Loaded existing vectorstore with 1985 documents


In [16]:
# investigate the vectors

collection = vectorstore._collection
count = collection.count()

sample_embedding = collection.get(limit=1, include=["embeddings"])["embeddings"][0]
dimensions = len(sample_embedding)
print(f"There are {count:,} vectors with {dimensions:,} dimensions in the vector store")

There are 1,985 vectors with 1,536 dimensions in the vector store


In [23]:
# create a new Chat with OpenAI
llm = ChatOpenAI(temperature=1, model_name=MODEL)

# set up the conversation memory for the chat
memory = ConversationBufferMemory(memory_key='chat_history', return_messages=True)

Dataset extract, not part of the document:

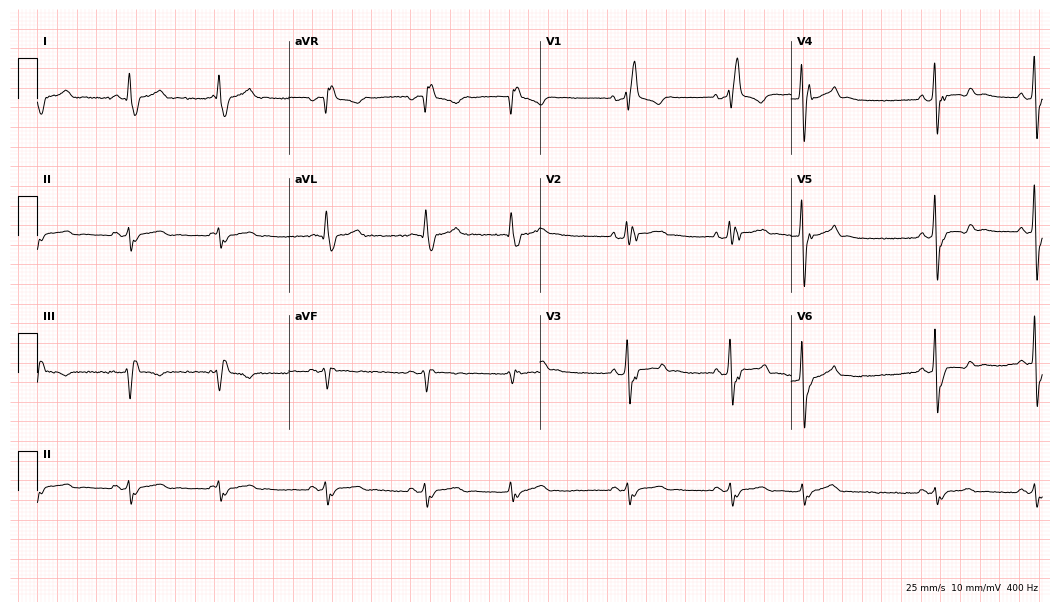
Standard 12-lead ECG recorded from a male patient, 52 years old (10.2-second recording at 400 Hz). The tracing shows right bundle branch block (RBBB).

# the retriever is an abstraction over the VectorStore that will be used during RAG
retriever = vectorstore.as_retriever()

# putting it together: set up the conversation chain with the GPT 3.5 LLM, the vector store and memory
conversation_chain = ConversationalRetrievalChain.from_llm(llm=llm, retriever=retriever, memory=memory)

In [24]:
query = "what are the types of WFD sessions"
result = conversation_chain.invoke({"question": query})
print(result["answer"])

The provided context does not specify or categorize different types of WFD sessions. Therefore, I don't know the answer to your question.


In [25]:
# set up a new conversation memory for the chat
memory = ConversationBufferMemory(memory_key='chat_history', return_messages=True)

# putting it together: set up the conversation chain with the GPT 4o-mini LLM, the vector store and memory
conversation_chain = ConversationalRetrievalChain.from_llm(llm=llm, retriever=retriever, memory=memory)

In [26]:
def chat(question, history):
    result = conversation_chain.invoke({"question": question})
    return result["answer"]

In [27]:
view = gr.ChatInterface(chat, type="messages", title="WFA Assistant").launch(inbrowser=True)

* Running on local URL:  http://127.0.0.1:7862

To create a public link, set `share=True` in `launch()`.